Martin Bassick, president of the SEIU Local 1107, said he hopes the differences can be resolved soon through negotiations without an arbitrator. He declined to comment on the specifics of the county’s proposal because of the ongoing negotiations.

“This process is still ongoing and I’m still hopeful we’re going to work it out outside of arbitration,” Bassick said.

The remaining aspects of the county’s offer for a three-year contract are unchanged. The county has offered a 2 percent wage increase effective July 1, 2015, and any raises in the third year would be subject to negotiations in 2016.

Longevity pay kicks in after an employee has been on the job for eight years, paying 0.57 percent of the worker’s base pay for each year of service in an annual lump sum.

The county and SEIU, which represents about 5,000 county staffers who work in areas such as the Department of Family Services and the Department of Aviation, started negotiations in June 2013.

Both sides have recognized that negotiations have been difficult.

SEIU attorney Michael Urban notified Clark County in a Feb. 10 letter than the union and Clark County have reached an “impasse on negotiations” and requested binding arbitration.

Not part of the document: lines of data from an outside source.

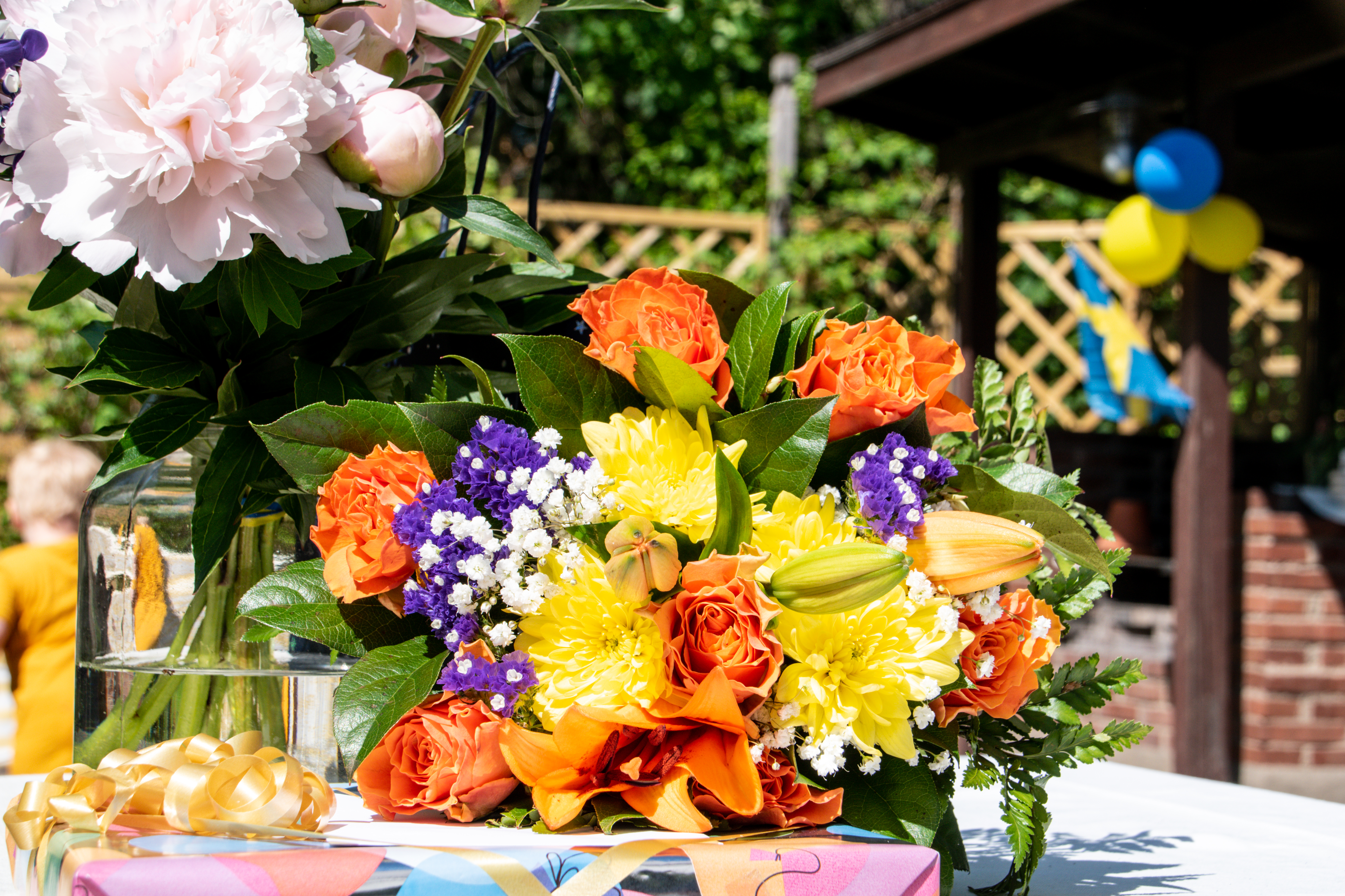 Dekorationer till studentfest.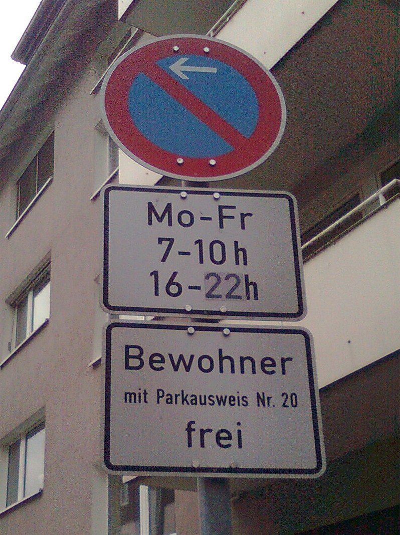 Eingeschränktes Haltverbotschild mit zeitlicher Beschränkung und außer Kraftsetzung durch Zusatzschild.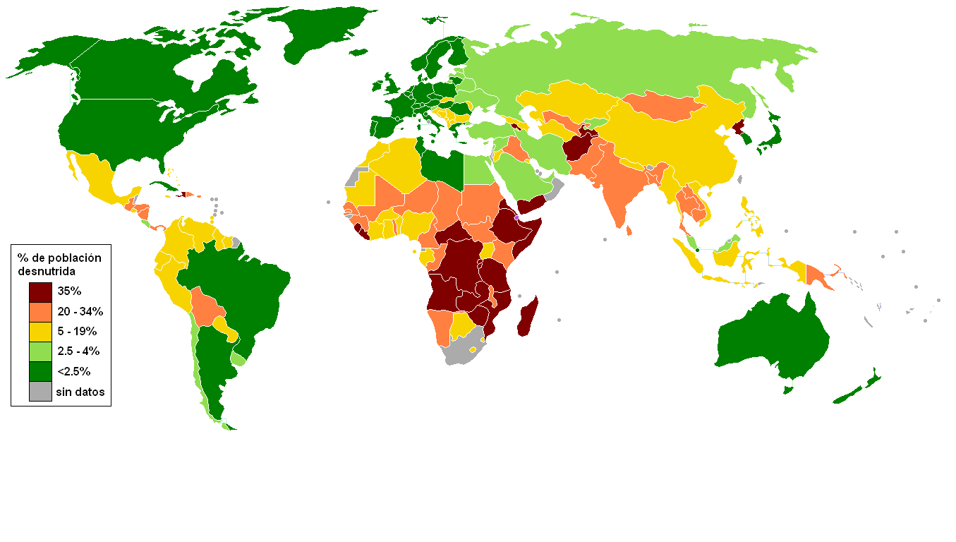 Mapa del mundo indicando los niveles de desnutrición de cada país. Fuentes: United Nations World Food Programme's interactive "hunger map": FAO: The State of Food Insecurity in the World 2006: Cuando dichas fuentes presentan datos contradictorios, se le da prioridad a FAO por ser la más actualizada.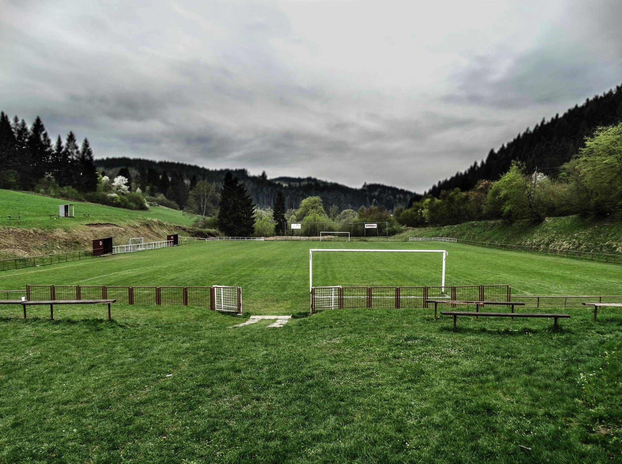 Štadión FK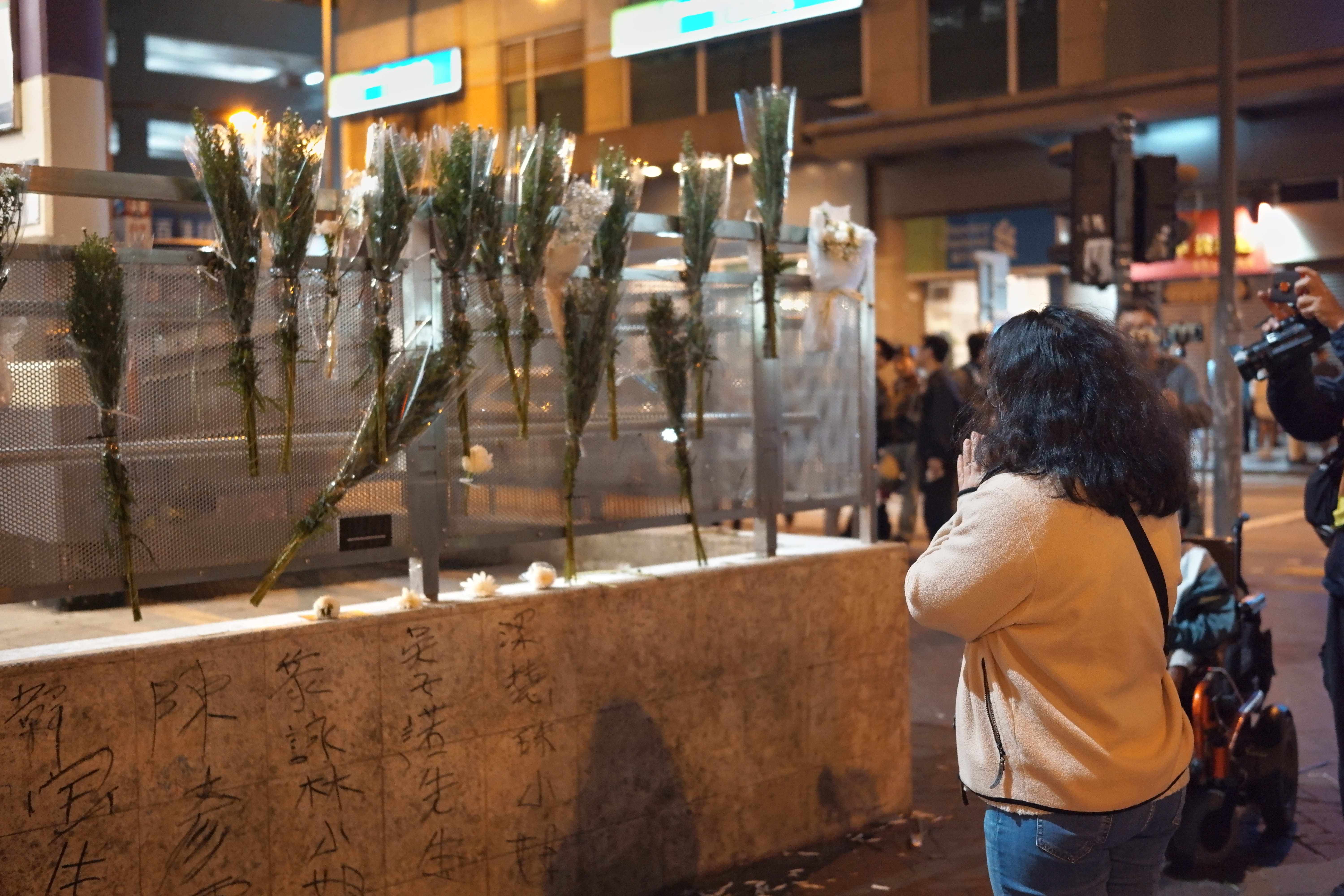 SDIM0206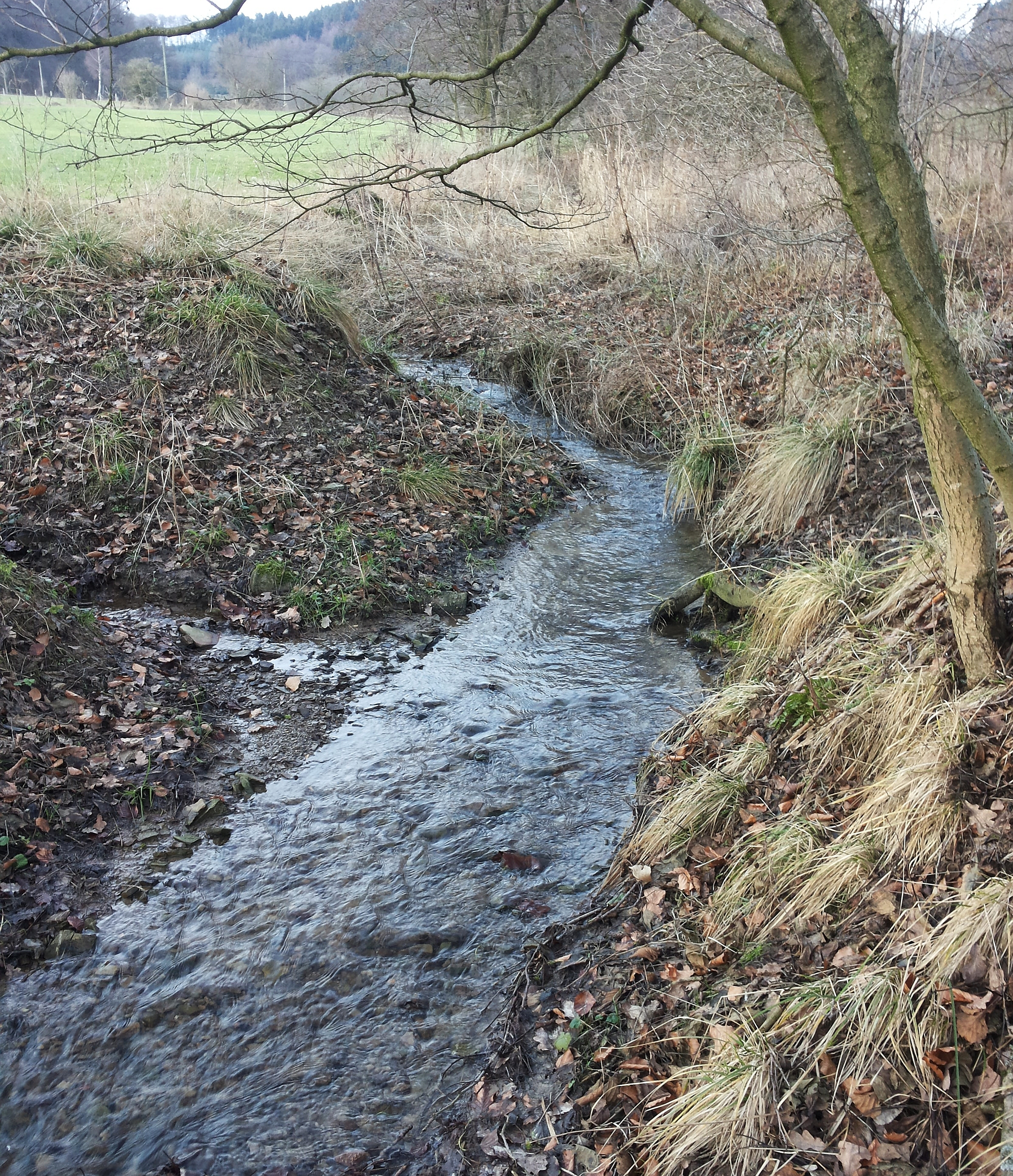 Hardtsiepen (Nebenfluss der Arpe) bei Schmallenberg-Keppel (Germany)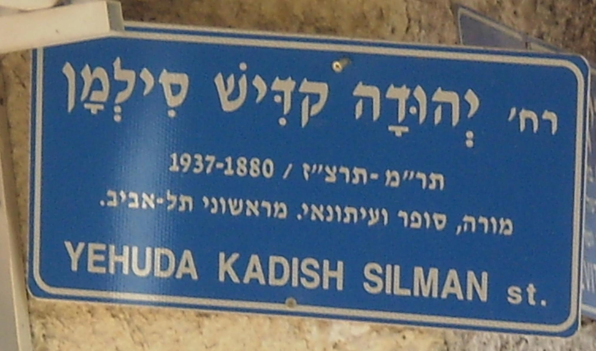 רחוב יהודה קדיש סילמן בתל אביב.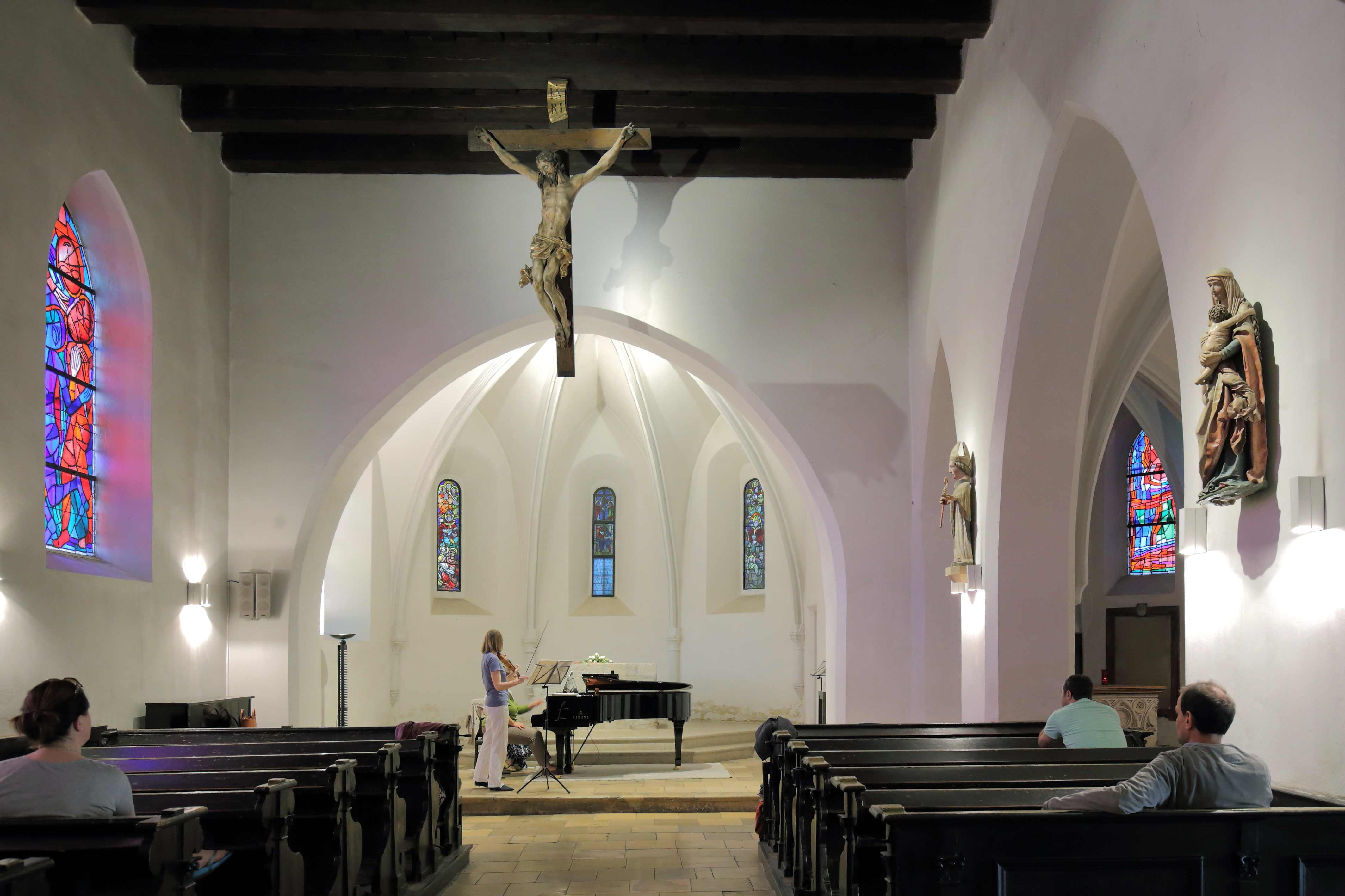 Blick vom Hauptschiff Richtung Chor in der Ruprechtskirche im 1. Wiener Gemeindebezirk Innere Stadt.Die Kirche, dem Schutzpatron der Salzschiffer heiliger Rupert geweiht, ist die älteste noch bestehende Kirche der Stadt Wien. Teile des Hauptschiffes und die Untergeschosse des Turmes stammt aus dem 11/12. Jahrhundert und der Chor aus dem 3. Viertel des 13. Jahrhunderts. Das barocke Kreuz über dem Triumphbogen ist ein Werk aus dem 1. Viertel des 18. Jahrhunderts.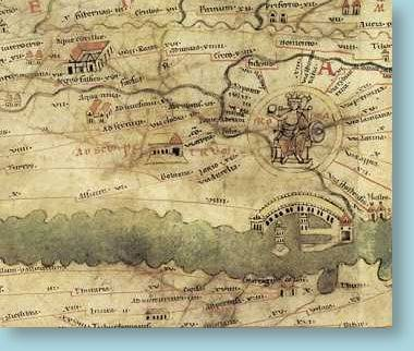 La Tabula Peutingeriana è considerata la copia di un itinerarium di epoca tardo-imperiale, probabilmente ripreso da un modello anteriore, appartenuta nel Cinquecento all'umanista tedesco Konrad Peutinger.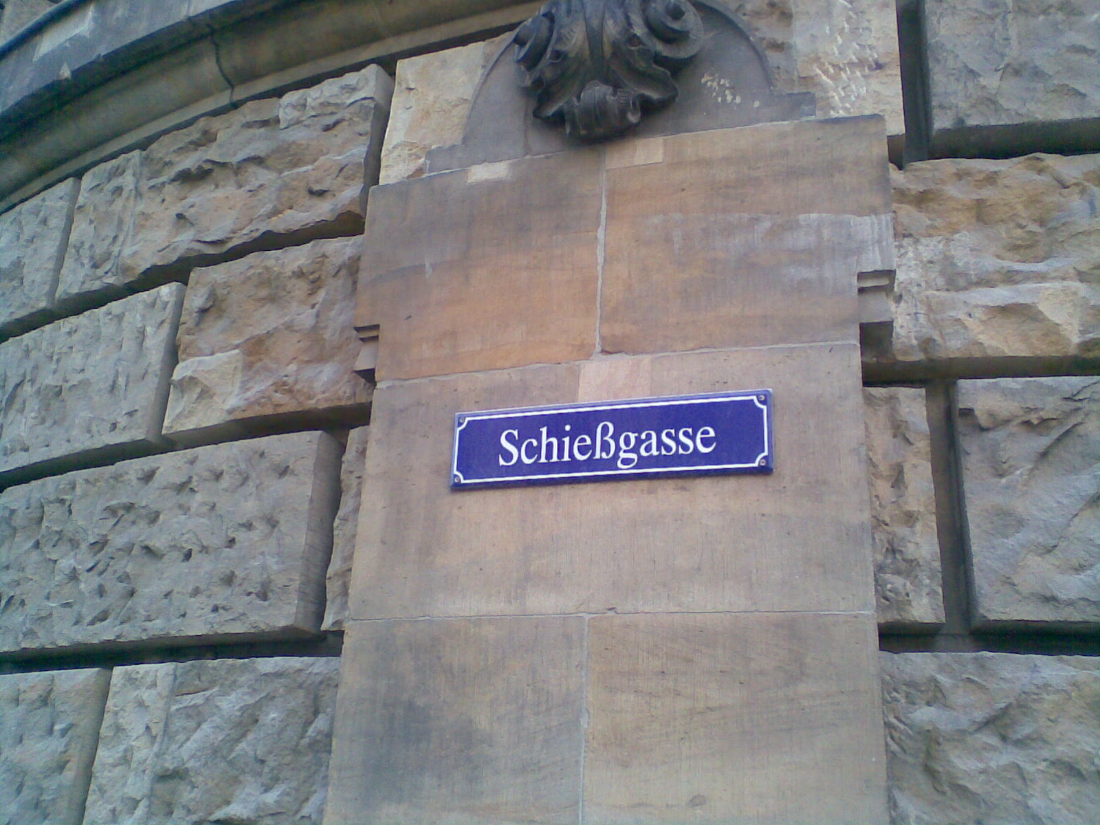 Die Schießgasse ist eine zentralgelegene Straße im Stadtbezirk Altstadt von Dresden. Im Bild das blaue Straßenschild mit weißer Schrift am Eckbau des Polizeipräsidums in die Rampische Straße.

Longevity pay for new hires has been phased out gradually since 2002 with 11 other Clark County employee groups, including park police, prosecutors and firefighters.

However, the county lost a recent arbitration case this year involving the SEIU’s bargaining unit for University Medical Center staff. The arbitrator decided that the county cannot eliminate longevity pay for future hires at the public hospital.

County firefighters received a 1.5 percent cost-of-living increase in July. Metropolitan Police Department officers were awarded two cost-of-living increases totaling 1.5 percent in a one-year award after going to binding arbitration in 2013.